Get a subset of the most common dummy variables in pandas

Question

Get a subset of the most common dummy variables in pandas

I'm trying to do some linear regression analysis, I have some categorical functions that I convert into dummy variables using super awesome get_dummies.

The problem I am facing is that the data size is too large when I add all category items.

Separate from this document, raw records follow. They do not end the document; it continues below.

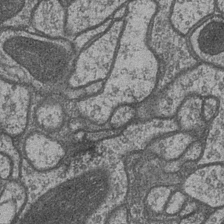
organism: Drosophila
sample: Optic medulla
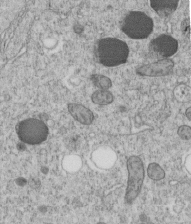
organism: C. elegans
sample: C. elegans embryo early stage
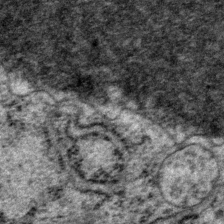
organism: P. pacificus
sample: Pharynx
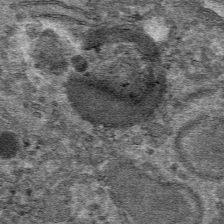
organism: Mouse
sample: Mouse hepatocytes
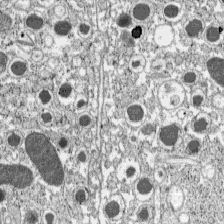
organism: C57BL Mouse
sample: Pancreatic islet
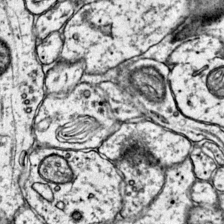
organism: Mouse
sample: Primary visual cortex
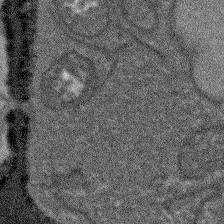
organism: Arabidopsis thaliana
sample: Root tip
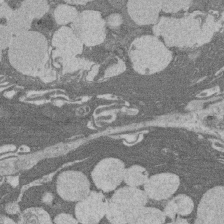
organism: Rat
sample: Salivary granule
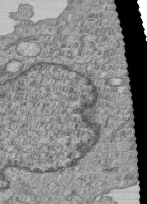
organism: Human
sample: MDA-MB-231 cells
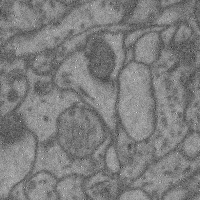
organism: Mouse
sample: Cerebral cortex
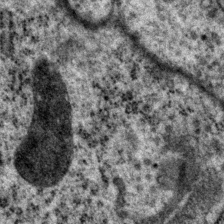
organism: P. pacificus
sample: Pharynx
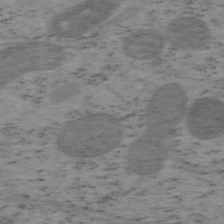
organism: Mouse
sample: OT-I killer T cells with ID8 ovarian cancer cells
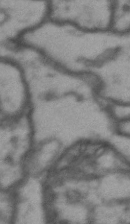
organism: Drosophila
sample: Brain
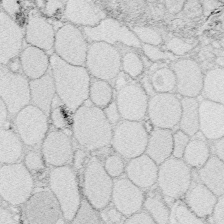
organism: Zebrafish
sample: Whole-Brain
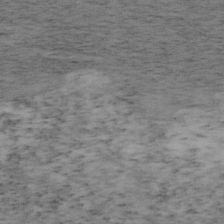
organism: Mouse
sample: OT-I killer T cells with ID8 ovarian cancer cells

Is there a way (using get_dummies or a more complex method) to simply create dummy variables for the most common terms instead of all of them?

+7

python pandas

Manuel g Aug 2 '13 at 12:06

source share

3 answers

Hyry · Answer 1 · 2013-08-02T12:48:54+0000

use value_counts() to count the frequency, and then create a mask for the remaining lines:

 import pandas as pd values = pd.Series(["a","b","a","b","c","d","e","a"]) counts = pd.value_counts(values) mask = values.isin(counts[counts > 1].index) print pd.get_dummies(values[mask])

exit:

  ab 0 1 0 1 0 1 2 1 0 3 0 1 7 1 0

if you want all the data:

 values[~mask] = "-" print pd.get_dummies(values)

exit:

  - ab 0 0 1 0 1 0 0 1 2 0 1 0 3 0 0 1 4 1 0 0 5 1 0 0 6 1 0 0 7 0 1 0

Andy hayden · Answer 2 · 2013-08-02T12:40:43+0000

You can use value_counts first to find out which ones are most common:

 In [11]: s = pd.Series(list('aabccc')) In [12]: s Out[12]: 0 a 1 a 2 b 3 c 4 c 5 c dtype: object In [13]: s.value_counts() Out[13]: c 3 a 2 b 1 dtype: int64

Values that are the least frequent (for example, all but the first two):

 In [14]: s.value_counts().index[2:] Out[14]: Index([u'b'], dtype=object)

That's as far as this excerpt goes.